*DATA SECTION:*
- - - - - - -
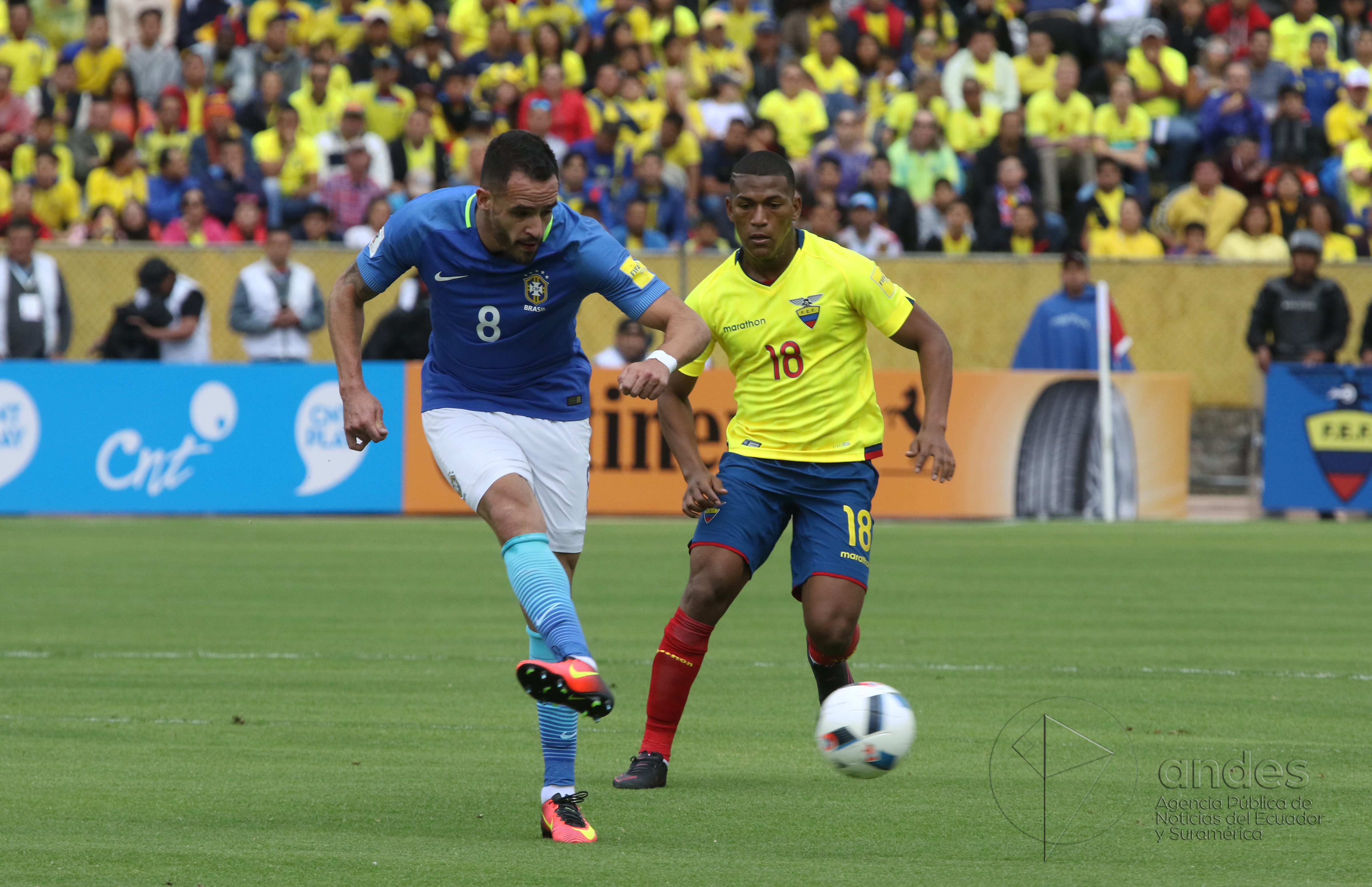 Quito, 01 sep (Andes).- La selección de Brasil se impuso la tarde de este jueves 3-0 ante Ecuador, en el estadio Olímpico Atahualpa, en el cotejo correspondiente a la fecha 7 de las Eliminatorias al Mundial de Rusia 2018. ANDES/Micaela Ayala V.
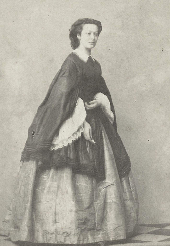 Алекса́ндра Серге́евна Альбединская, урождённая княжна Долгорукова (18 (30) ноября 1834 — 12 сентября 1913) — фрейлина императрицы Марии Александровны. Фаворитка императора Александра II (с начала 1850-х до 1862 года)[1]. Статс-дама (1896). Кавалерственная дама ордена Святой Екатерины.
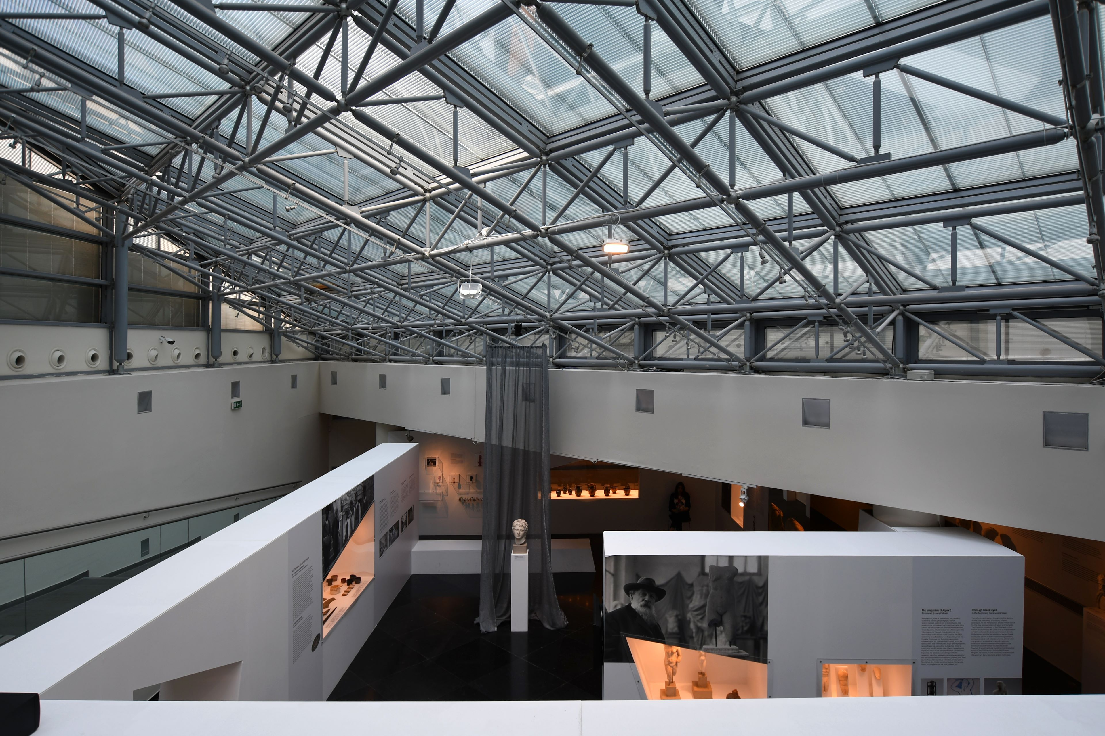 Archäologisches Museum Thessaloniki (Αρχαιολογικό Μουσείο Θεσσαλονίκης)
- - - - - - -
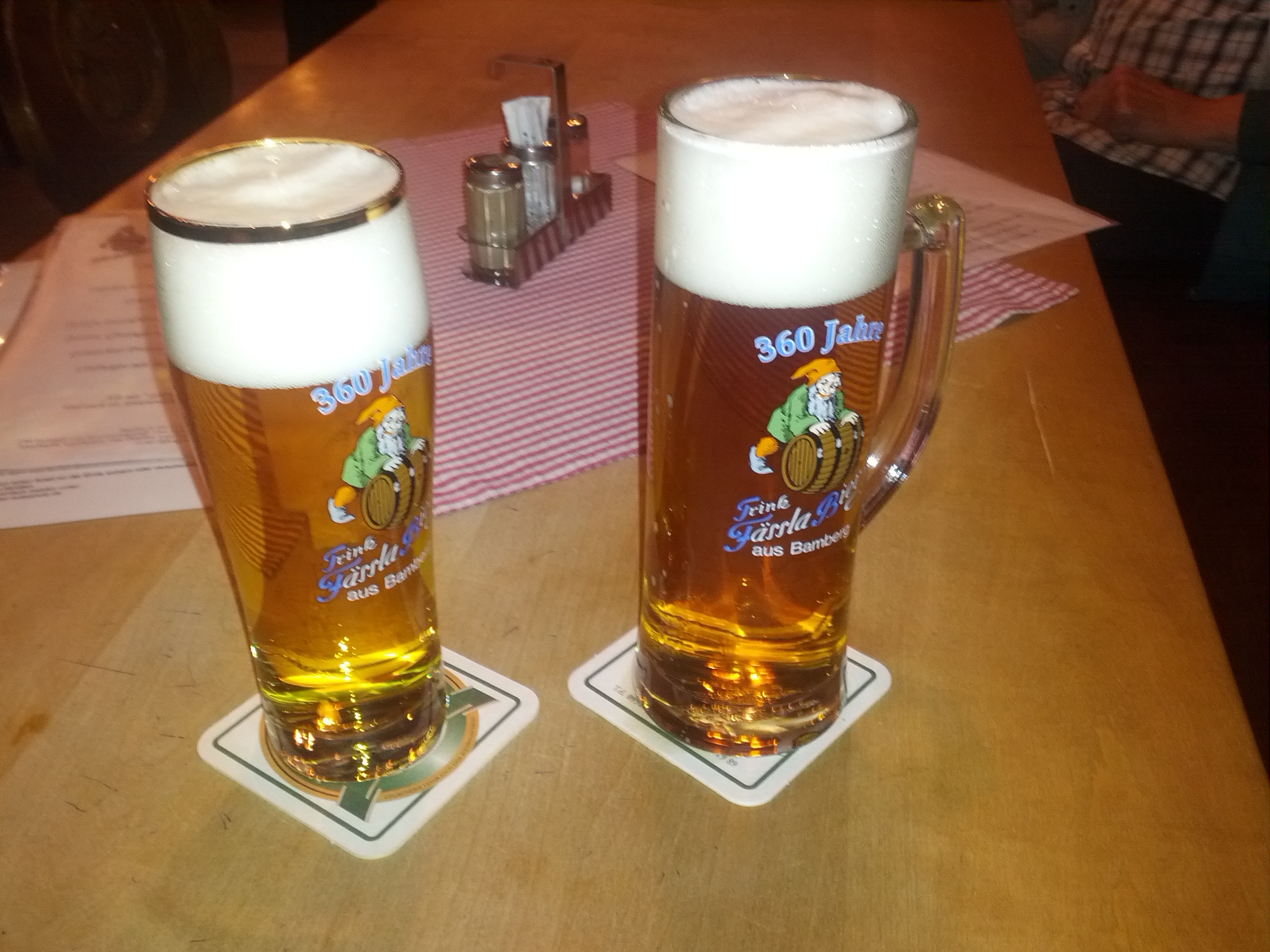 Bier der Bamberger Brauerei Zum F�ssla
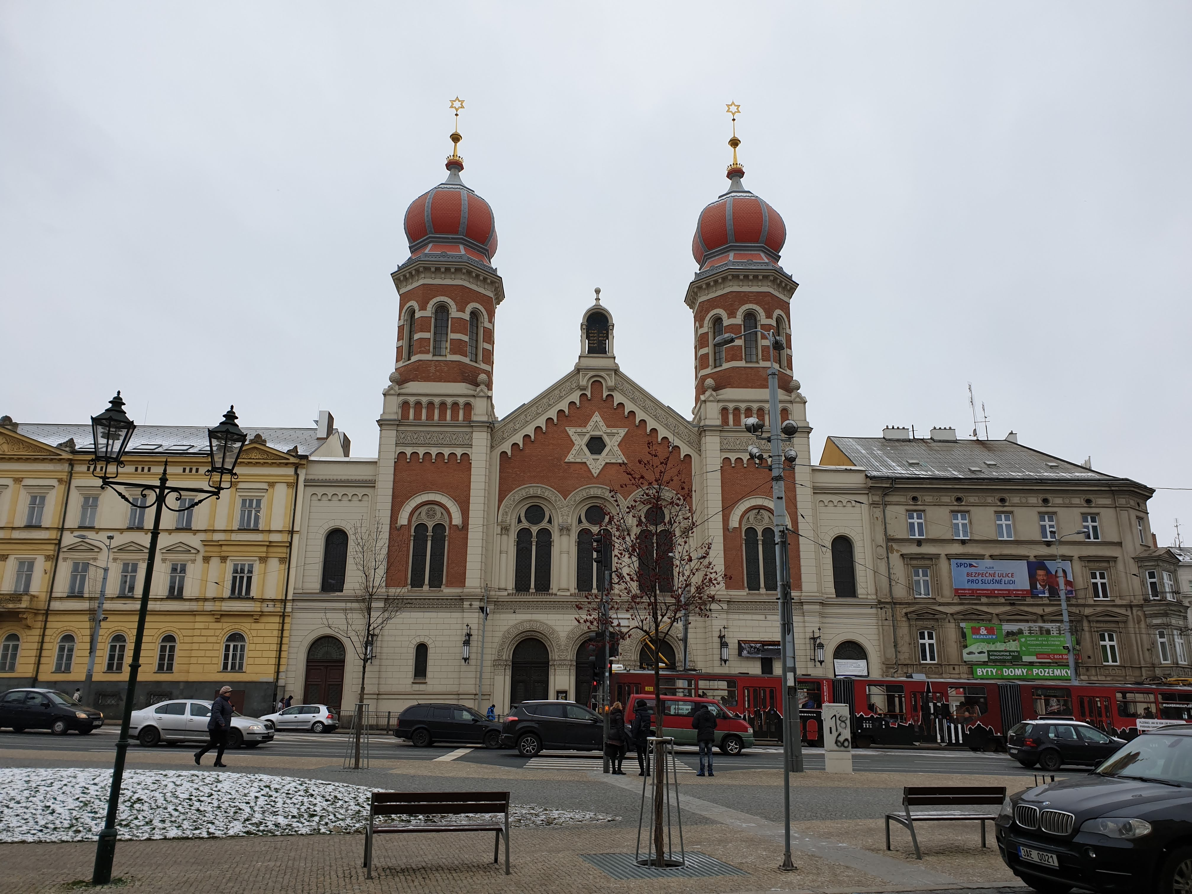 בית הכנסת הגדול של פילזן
- - - - - - -
*YOUR ASSIGNMENT:*
Your task is to copy only the lines above starting at the one containing "Quito, 01 sep" and ending at the one containing "Archäologisches Museum Thessaloniki". Copy them exactly, both ends included, and omit the pictures.

*OUTPUT OF THE TASK:*
 Quito, 01 sep (Andes).- La selección de Brasil se impuso la tarde de este jueves 3-0 ante Ecuador, en el estadio Olímpico Atahualpa, en el cotejo correspondiente a la fecha 7 de las Eliminatorias al Mundial de Rusia 2018. ANDES/Micaela Ayala V.
 Алекса́ндра Серге́евна Альбединская, урождённая княжна Долгорукова (18 (30) ноября 1834 — 12 сентября 1913) — фрейлина императрицы Марии Александровны. Фаворитка императора Александра II (с начала 1850-х до 1862 года)[1]. Статс-дама (1896). Кавалерственная дама ордена Святой Екатерины.
 Archäologisches Museum Thessaloniki (Αρχαιολογικό Μουσείο Θεσσαλονίκης)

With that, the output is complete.